Ranney was employed by United Stone in the delivery of stone to a construction job on a site owned by Habern. On [280]*280the site was a sidewalk bridge or shed licensed for use as a nonstorage but not as a storage shed. In violation of the ordinance (Administrative Code of City of New York, § C26-557.Q), slabs of stone had been stored on the shed. The accident occurred when a draft of stone was being moved by crane from the street to the shed. A choker chain used in securing the draft of stone broke, precipitating the draft of stone to the shed, a distance of three feet. The draft struck the shed with such an impact, namely of fifty tons, that it broke through the shed. Through the opening fell Ranney, the workman for whose injuries this action was brought, and some of the stone that had been stored on the shed in violation of the ordinance. Stone fell on Ranney causing the very serious injuries sustained.

In addition to a general verdict, the jury rendered special verdicts which found that the shed had been constructed only as a nonstorage shed, and not as a storage shed; that it had not been overloaded by the stored stone; that the violation of the ordinance constituted negligence, even though the shed had not been overloaded beyond its safe capacity; that Habern’s (the owner’s) employee knew or should have known of the storage; that the choker chain supplied by United Stone was not safe and its employees had not used due care; that the owner, Habern’s, violation of the ordinance, and of section 200 of the Labor Law, in its failure to supply a safe place to work, as well as its violation of section 240 of the Labor Law (failure to provide protective devices ” or scaffolding), was the proximate cause of the accident.
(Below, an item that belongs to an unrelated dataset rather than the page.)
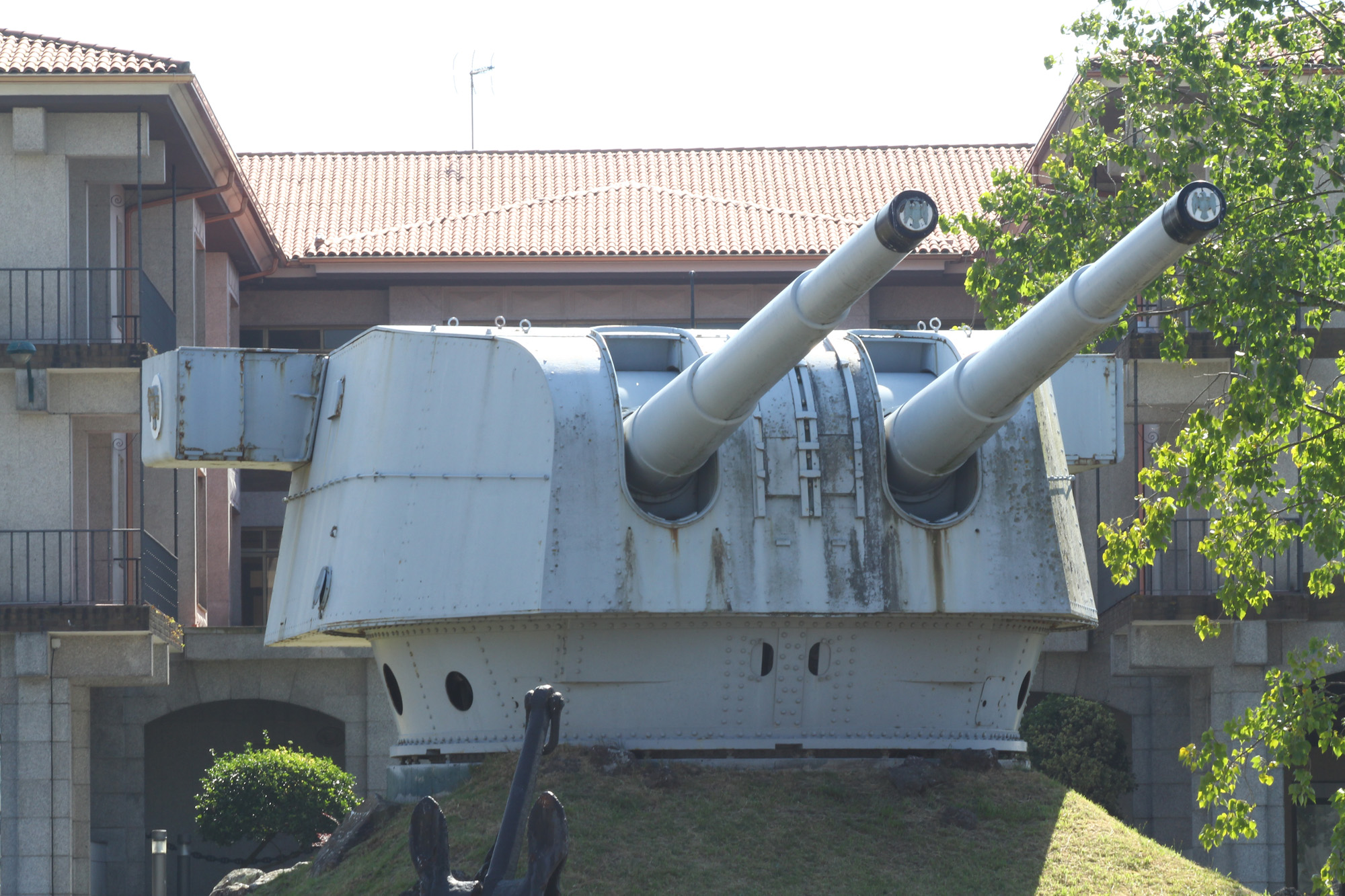 Visita a la Escuela Naval Militar de Marín. Julio de 2014

The question is whether the unlicensed storage of stone on the shed was a proximate cause of the injuries sustained by Ranney.

The case had been before this court after a prior trial which resulted in a reversal of a judgment in favor of plaintiff Ranney against Habern, and the granting of a new trial. (279 App. Div. 426.) That record was somewhat different from the record before us now. On the prior record there was no affirmative proof as to the actual carrying capacity of the shed and thus the jury upon the first trial might have found overloading of the shed, and with respect to that, this court, in a majority opinion by Callahan, J., said: The immediate cause of the collapse of the bridge was, no doubt, the fall of the draft of stone. But as other stones were stored on the bridge and they fell into .the broken area, the jury may have found that their presence .was an efficient cause contributing to the injuries [281]*281suffered by the plaintiff. There is no contention that the bridge was improperly constructed, and it would only be an unsafe place to work, if it was overloaded. It may have been used at Habern’s direction as a place for storage of materials in violation of certain city ordinances, but this would relate to a liability created by the ordinance.” (Pp. 431-432.)

The jury on this, the second trial has found that the shed was not overloaded. Indeed, the proof on the second trial was such, that it would have hardly been possible for the jury to have found otherwise. All that remains then to connect the owner, Habern, with liability is the unlicensed storage of stone on the shed, without overloading it. It is inferable that some of the stored stone, falling through the hole made by the moving-draft of stone, fell on Ranney. The violation of the ordinance, it appears, however, could have been avoided by application for a permit for a storage shed as distinguished from a non-storage shed.

It will be helpful to distinguish between the cause of the accident and the cause of the injuries. Assuming that the fallen stored stone caused the injuries to Ranney, it is nevertheless clear that the stored stone did not cause the accident.

The ordinance which the jury found Habern to have violated provides that a sidewalk shed “ shall be capable of sustaining-safely a minimum live load of one hundred fifty pounds per square foot, but if such sidewalk shed is used for overhead storage of material, it shall be capable of sustaining safely a minimum live load of three hundred pounds per square foot.” (Administrative Code, § C26-557.0, subd. 2, par. [b].)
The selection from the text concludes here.